Le silence est difficile à surmonter, car le silence nous met face au vide, face à nous.
Le mensonge est difficile à appliquer, car il va contre notre nature humaine profonde : je suis sure que la dernière fois que vous avez menti, vous avez éprouvé un sentiment de mal-être, de culpabilité même.
La vérité est parfois lourde à garder, et en cela, si ne pas dire la vérité créé en soi un sentiment de mal-être difficilement gérable, alors peut-être qu’il est préférable de s’en libérer – et je suis la première à prôner l’importance de la communication dans une relation saine et sincère. Mais uniquement si l’on est conscient des potentielles conséquences, et que l’on est prêt à les assumer.
La vie est faite de décision, de compromis.
Tout acte que l’on entreprend, toute parole que l’on exprime, aura un impact sur soi et sur les autres. C’est l’effet papillon.

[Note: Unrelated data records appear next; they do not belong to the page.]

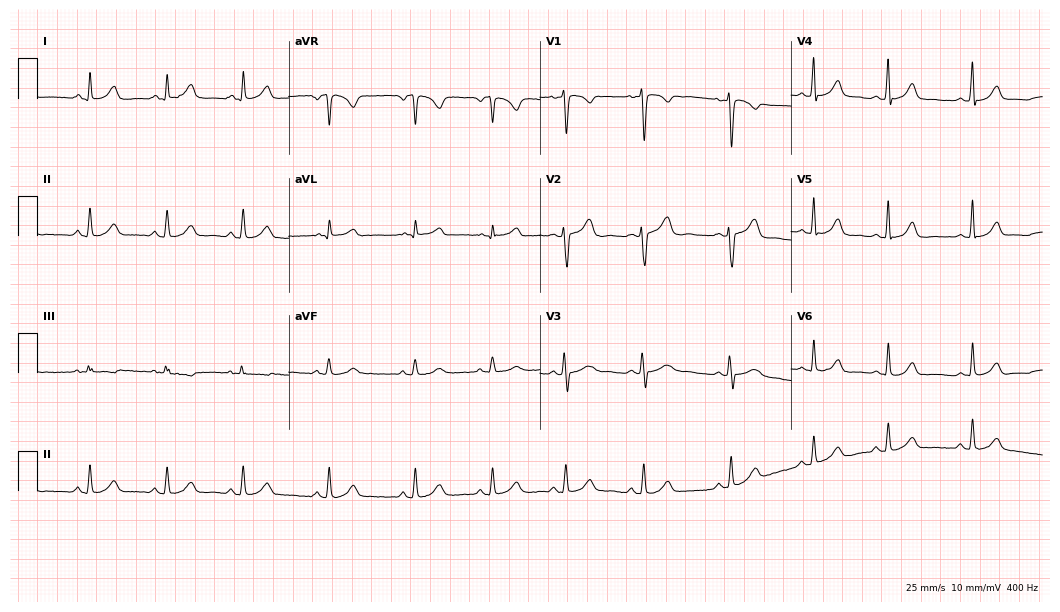
Resting 12-lead electrocardiogram. Patient: a female, 19 years old. Read as a normal ECG.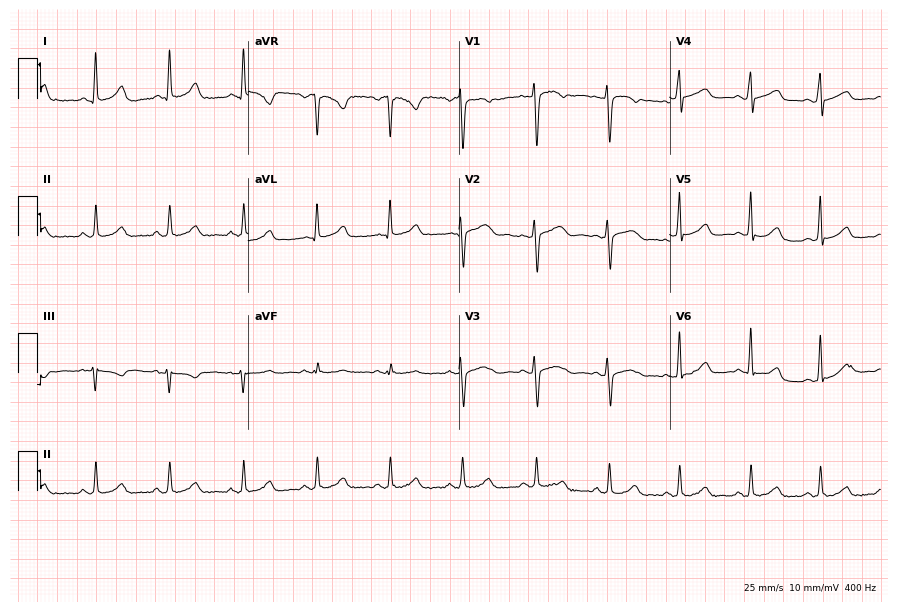
Electrocardiogram, a female, 50 years old. Overall reading on record: normal ECG.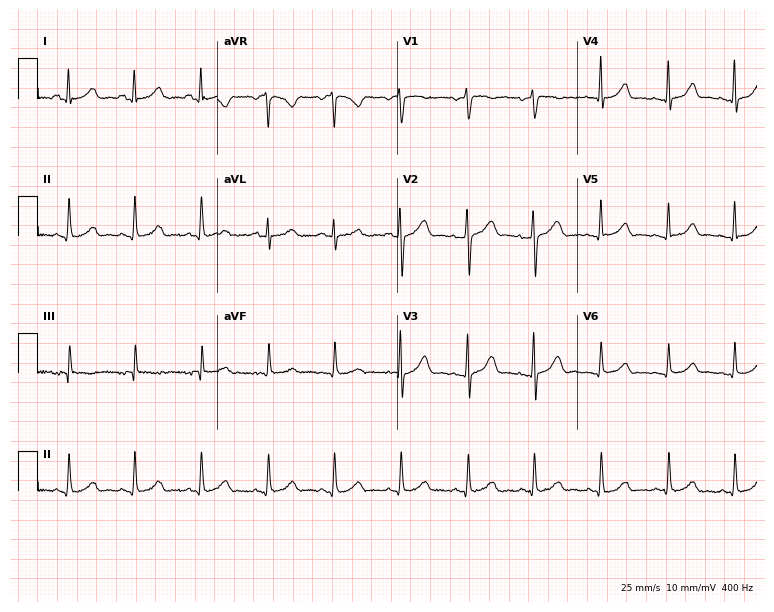
12-lead ECG from a female, 47 years old (7.3-second recording at 400 Hz). Recorded interpretation: within normal limits.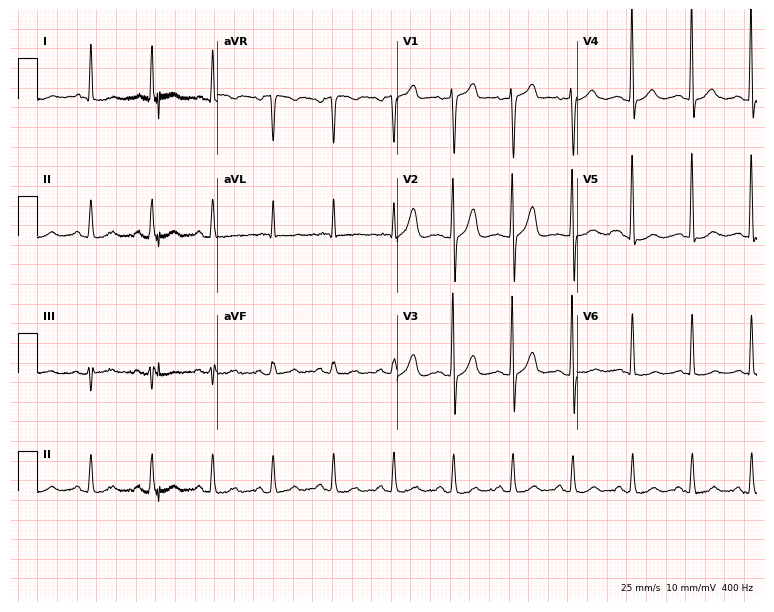
12-lead ECG (7.3-second recording at 400 Hz) from a man, 80 years old. Labelled as a normal ECG.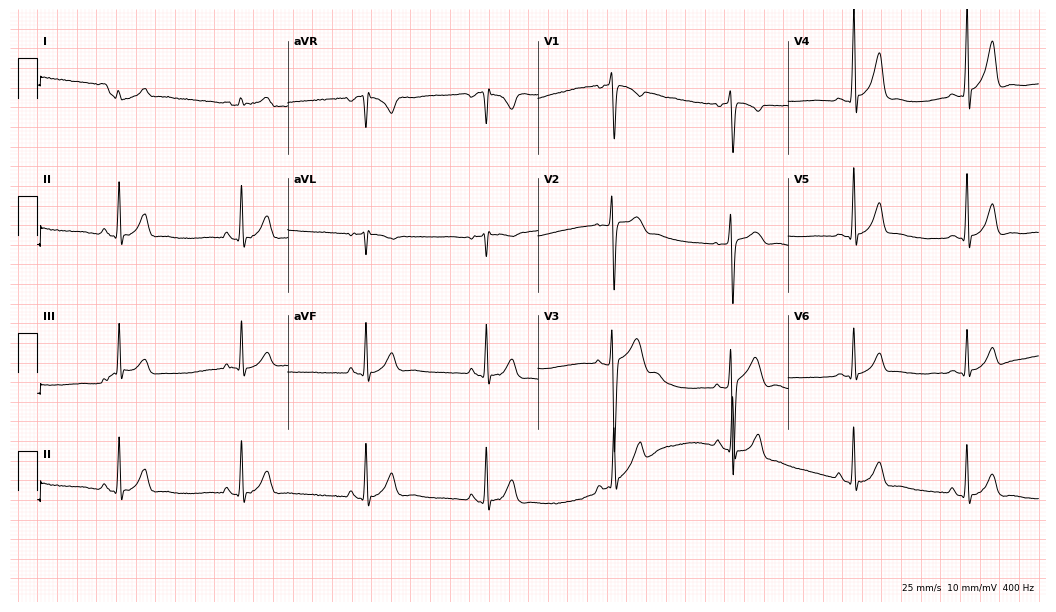
12-lead ECG (10.2-second recording at 400 Hz) from a male, 17 years old. Labelled as a normal ECG.

Il n’y a pas de réponse juste à cette question, et je ne prétendrai non plus pas avoir raison sur la meilleure manière d’agir. Si je vous imposais ma vérité ici, alors je fermerais clairement et tout simplement le dialogue. Quelle vérité est bonne à dire, quelle vérité n’est pas bonne à dire… une chose est sûr, respecter les autres est tout important que respecter les valeurs sociétales et respecter les valeurs que l’on défend soi-même. Lorsque je doute sur la meilleure chose à faire, j’inverse les rôles et me met à la place d’autrui. Parce que c’est seulement en faisant preuve de compassion et d’empathie, d’écoute et d’intégrité, que l’on parvient à prendre la décision avec laquelle on sera ultimement, la plus alignée.